Engineers from QuTech (a collaboration between TU Delft and TNO) can use measuring device independent (MDI) quantum key distribution (QKD) to ensure untappable communication, which is scalable in cost for multiple users. A side effect is that the untappable communication, over the same fiber optic connection, can take place in addition to conventional internet traffic. Thanks to KPN and Cisco, a test set-up could be made that put this into practice. MDI-QKD is an important step toward a quantum internet that is accessible to everyone.

Currently, secure communication is based on the principle that breaking cryptography with conventional computers takes a lot of time. Such cryptography is used, for example, in communication between data centers, intergovernmental communication or critical infrastructure such as banks, energy companies and airports. Certain lines of communication require confidentiality on legal grounds or from the user's point of view. An attacker could intercept these messages and decipher them later with a lot of time and computing power. Computers are accelerating — especially with the impending introduction of quantum computers — and that poses a risk to sending encrypted information.

Alice & Bob can use quantum keys to communicate and send files securely using an MDI-QKD key. Source: QuTech (Vincent de Mees, Slim Plot)

Joshua Slater, team leader of the MDI-QKD project, said: "Important, conventional cryptographic methods rely on, for example, a public and a private key. These two keys are actually two large numbers that belong together. Security is based on the fact that the private key is difficult and slow to calculate with only knowledge of the public key. With the advent of very powerful computers (such as quantum computers), calculating the private key is trivial and then encryption becomes meaningless."

One solution against eavesdropping — now and in the future — is the use of QKD. In the world of quantum, eavesdropping on a message disrupts the transmission of the quantum key. Slater: "If the quantum key is disturbed, the users know not to use that key for their secret line of communication. Once the quantum key has been successfully shared with the intended receiver, the rest of the secure communication is assured of the so-called 'forward secrecy': the certainty that the key distribution, now and in the future, cannot be cracked."

"Unfortunately, the current commercially available QKD systems are complicated to scale up," Slater explains. "To solve all these problems, we have built a measuring device independent (MDI) QKD system, where multiple users are connected via a central node, which operates like a classic telephone exchange operator. Additionally, the central node does not need to be trusted. The entire system is designed in such a way that hacking attacks against the central node cannot break the security of the protocol.

"A big advantage of our system, compared to other QKD systems, is the cost scalability to a large number of users. This is possible because our MDI-QKD can be used in a physical star-shaped network. Researchers at QuTech had already carried out the first pilot demonstration of MDI-QKD, the first demonstration on deployed fibers, and the first demonstration with cost-effective, off-the-shelf hardware.

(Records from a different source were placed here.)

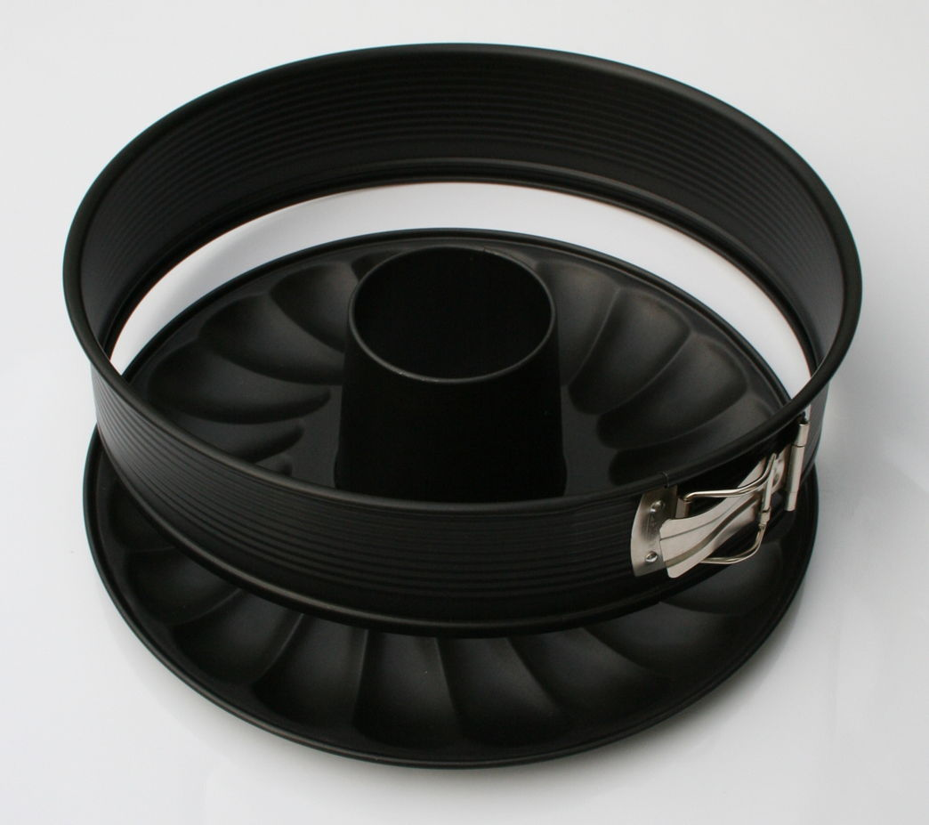 Backform mit Rohrboden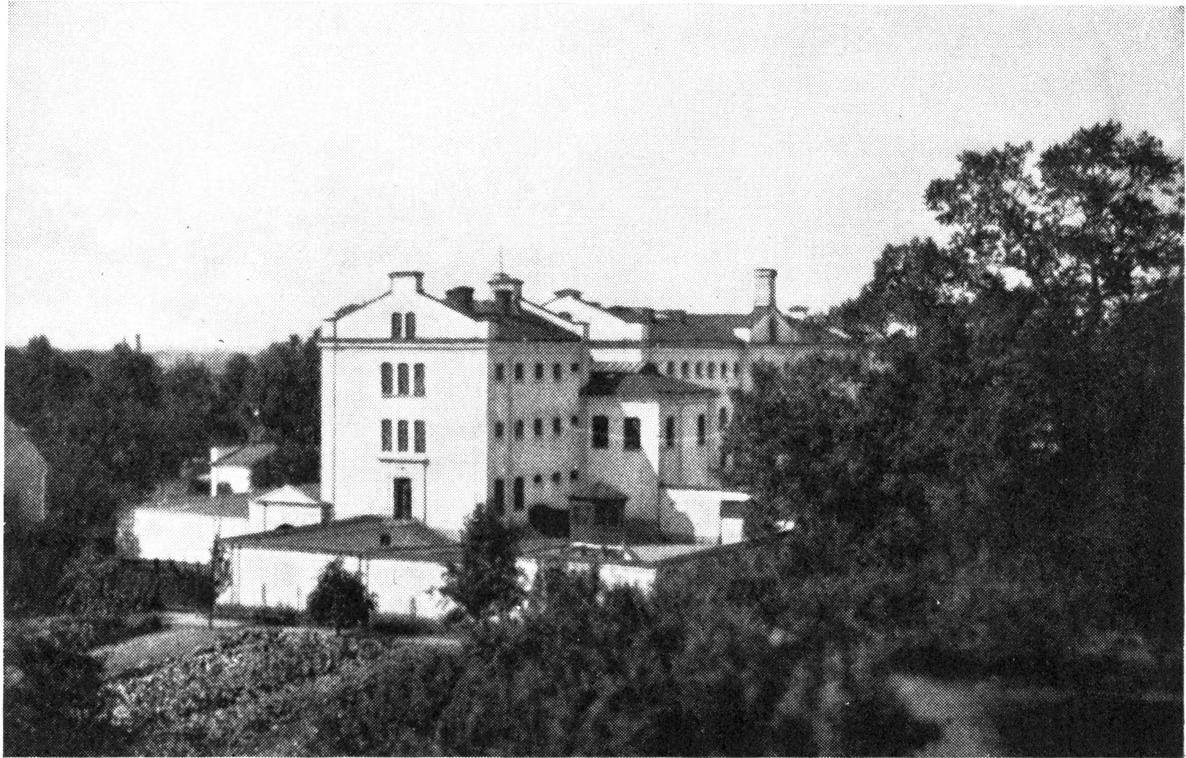 Länsfängelset i Växjö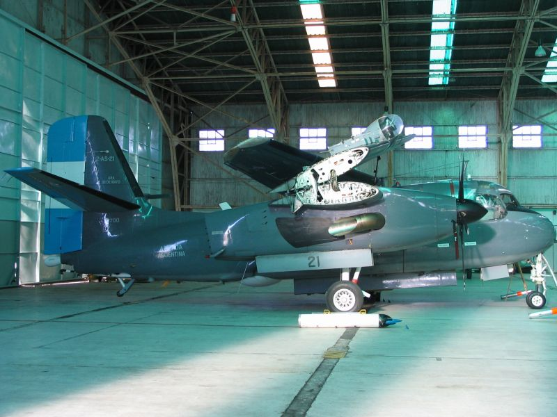 Grumman S-2T Turbo Tracker 2-AS-21, Comando de Aviación Naval, Armada Argentina Martín Otero Base Aérea Comandante Espora May 17, 2005 (Navy´s Day)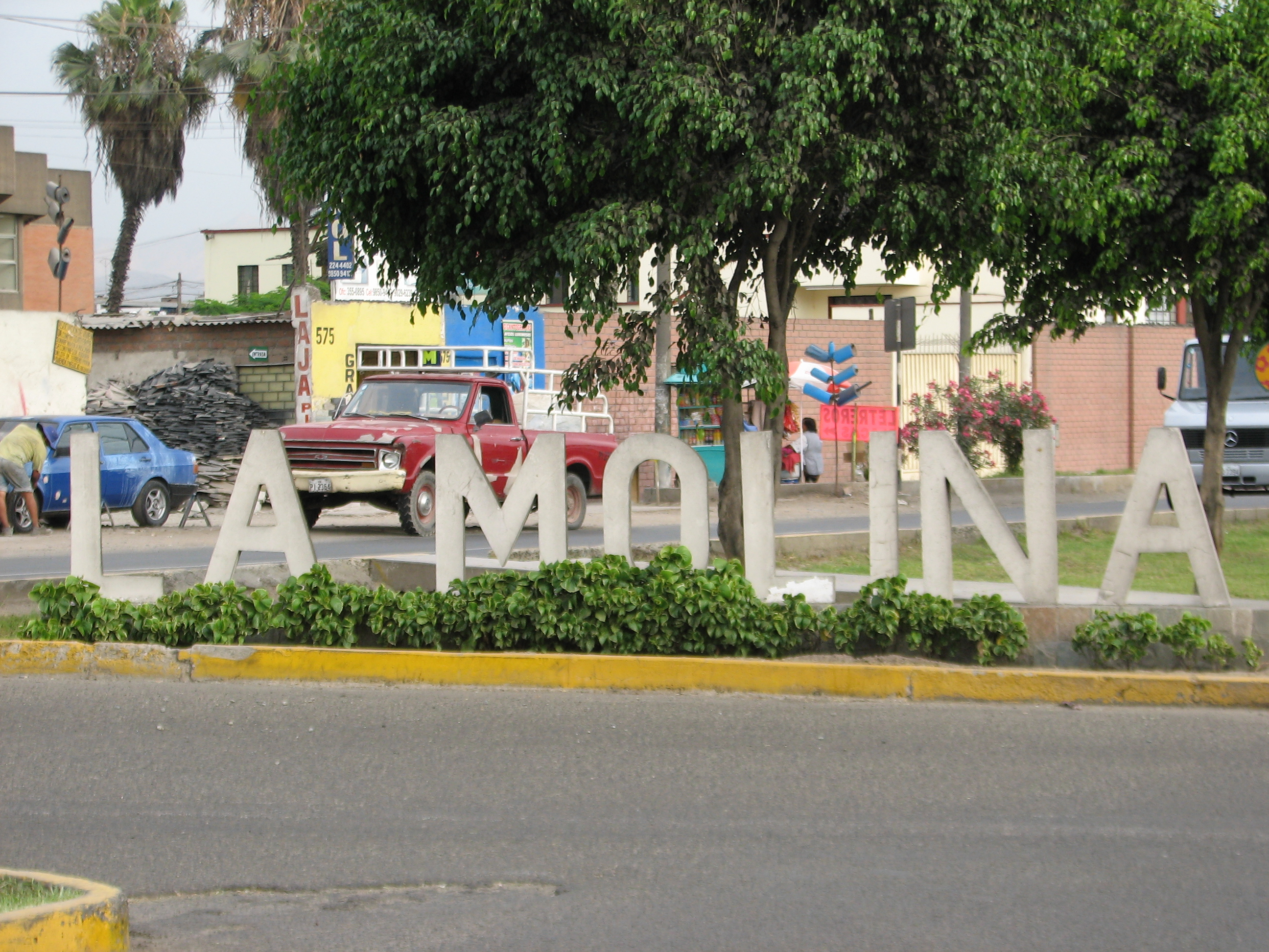 District sign La Molina district at Av. La Molina in La Molina/Lima, Peru.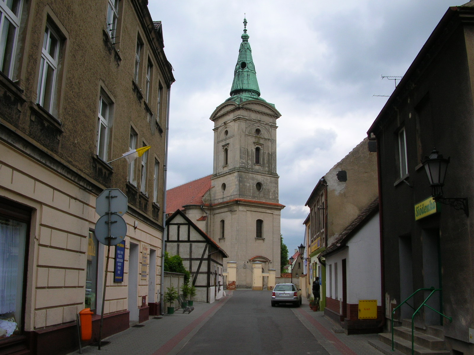 Poniec - Kościół pw. Narodzenia NMP Autor - Bartek Wawraszko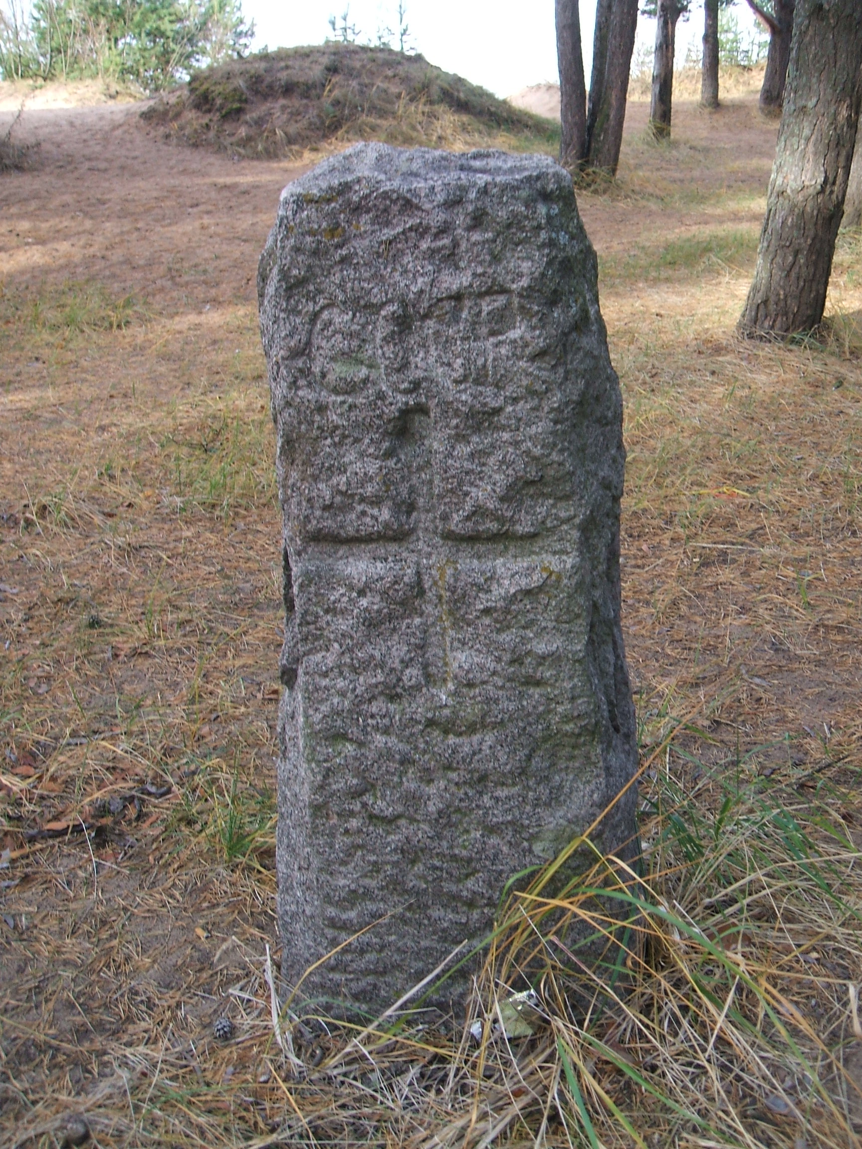 На пляже Дюна в Сестрорецке СПб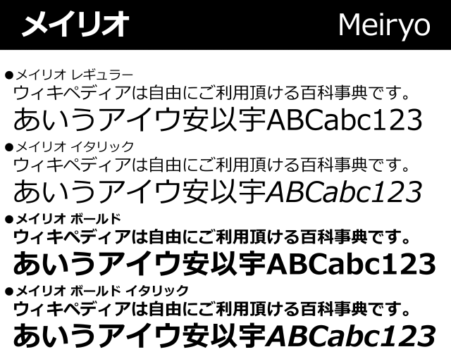 Meiryo(メイリオ) Sample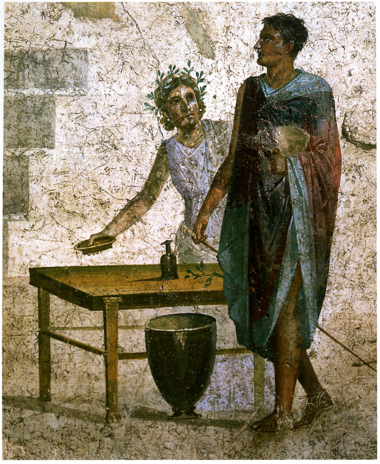 Jason entrainant les argonautes à la recherche de la Toison d'or.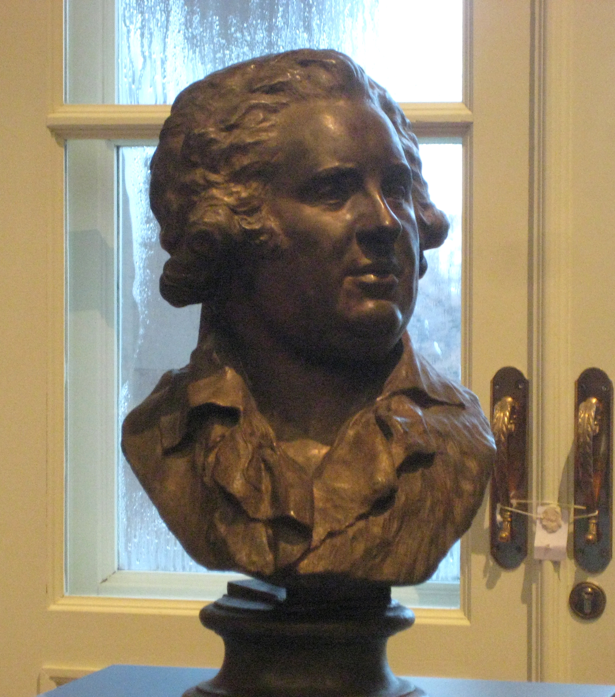 Александр Безбородко. Бюст работы Ф. Шубина. Выставка "Павел I", Царицыно, 2011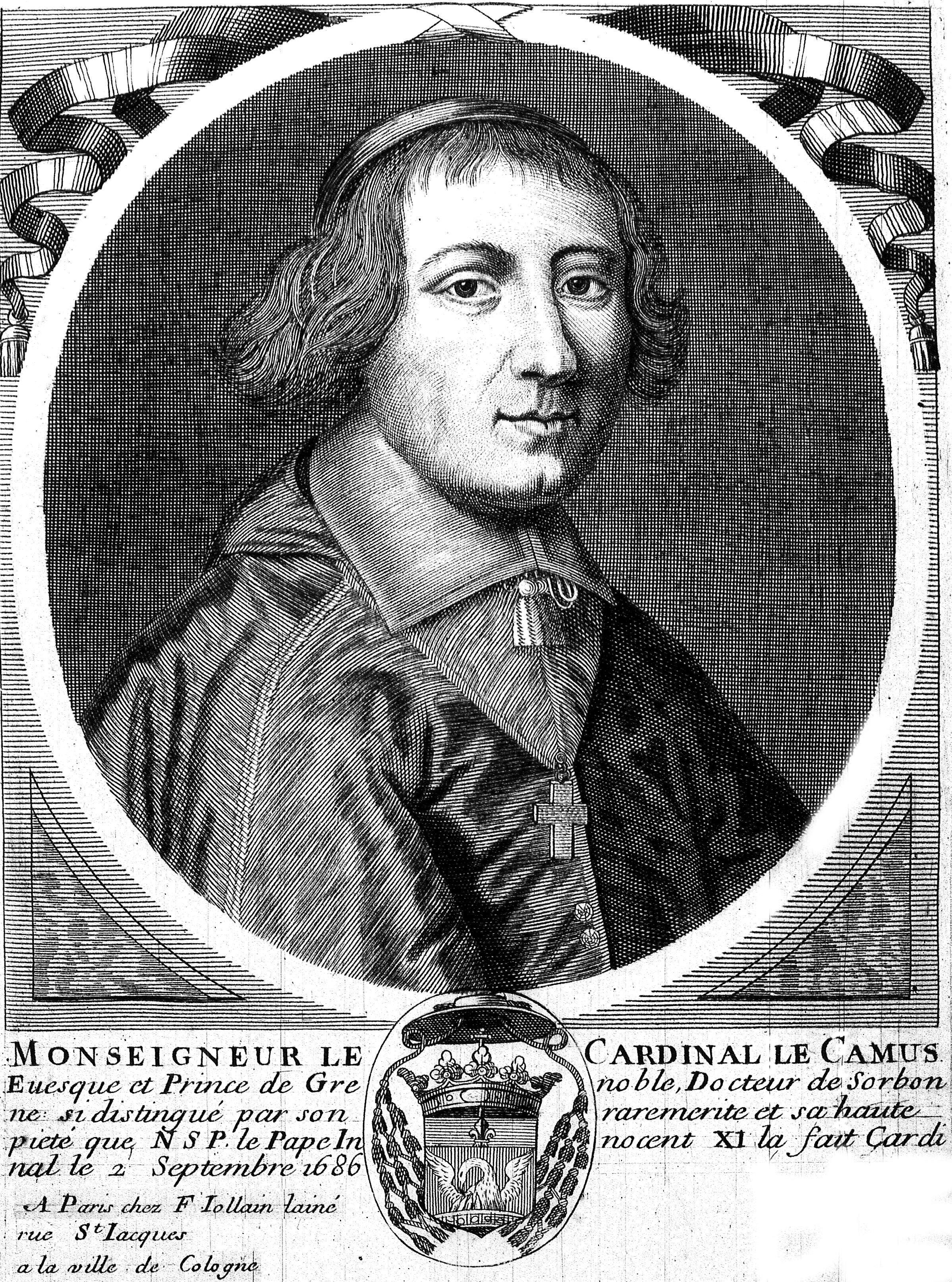 issu du fond iconographique de la bibliothèque de reims.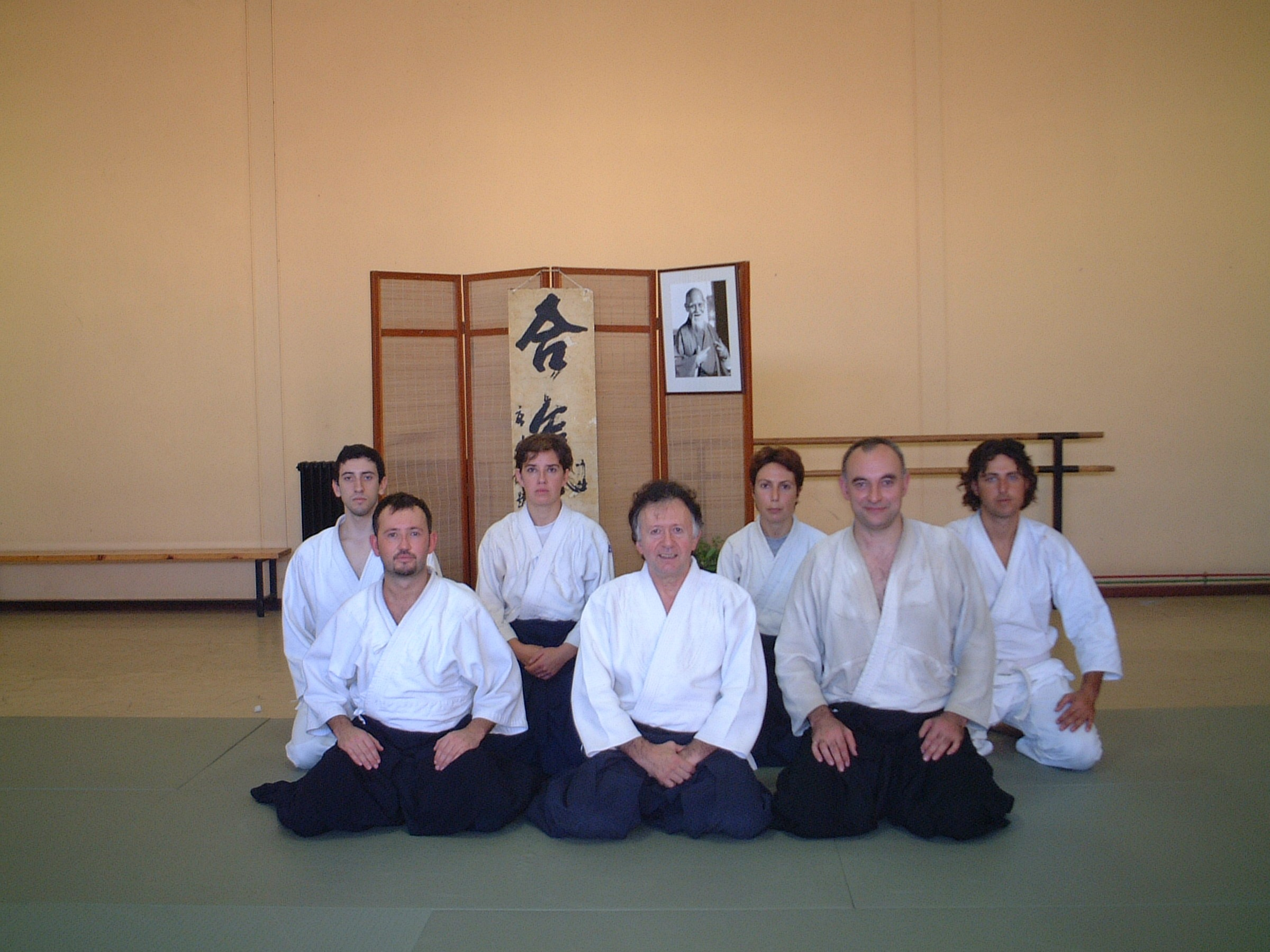 Data: juny 2002 Lloc: Poliesportiu Principes de España, Palma, Balears, Spain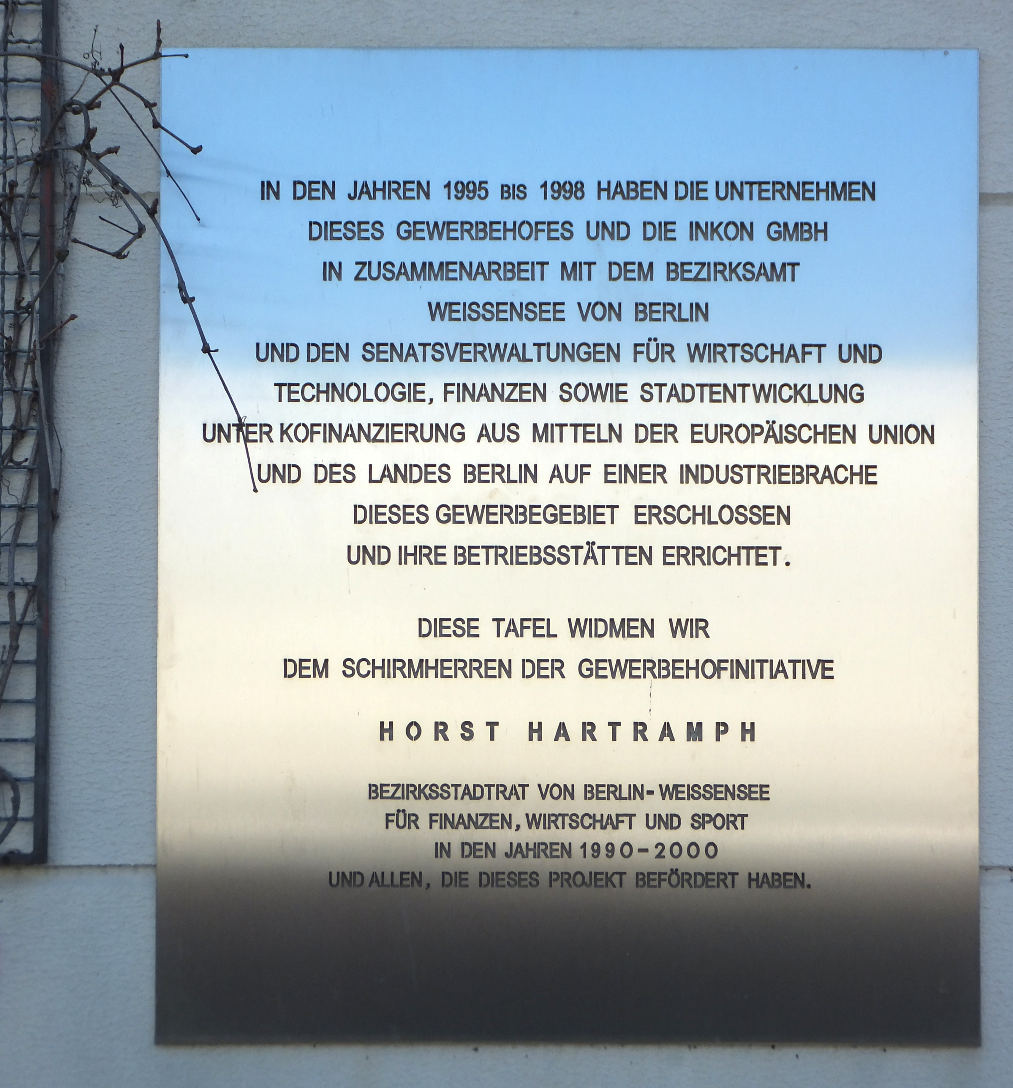 Darßer Bogen in Pankow/ Stadtrandsiedlung Malchow

"Another big advantage that we're demonstrating here for the first time is that our quantum signals are sent over the same fiber as conventional internet traffic," Slater said. "Using standard equipment, which our partner Cisco has provided to us and configured with us, we have set up two multiple networks between locations, via the same fiber optic connection. The presence of these two networks does not affect the performance of our quantum system. In doing so, we have shown that they coexist in parallel."

"This is an important development to ensure the security of internet traffic in the future", said Babak Fouladi, chief digital and technology officer and member of the board of directors at KPN. "I am pleased that we can contribute with the Netherlands network to make this insight practically applicable. Solutions such as MDI-QKD, should not only protect users today, but also make secure digital communication as future-proof as possible."

The current setup consists of three standard telco racks, each in a different city in the Netherlands. The first 'user' connected to the demo setup is codenamed Alice and is located in Delft. The second user, named Bob, is in a KPN building in The Hague. The central Charlie junction is in between. Each user is connected to the central node via a standard fiber optic cable. In addition, users and the central node can communicate via the normal internet, either directly via the (same) fiber optic connection or indirectly via any internet connection.

The introduction of MDI-QKD is an important step toward the future quantum internet. The network is designed future-proof. That is, users like Alice and Bob can modernize their functionality (e.g. with quantum processors, quantum repeaters, quantum entanglement, quantum memory or quantum computers) while the central node and the rest of the network remain the same. The network is ready for the future and can be upgraded for the quantum future.

"This is a great milestone, and an important basis for the roll-out of a national quantum network infrastructure in the Netherlands, which is one of the main goals of the Dutch National Quantum Technology Agenda carried out by Quantum Delta NL," said Jesse Robbers, director of Quantum Delta NL.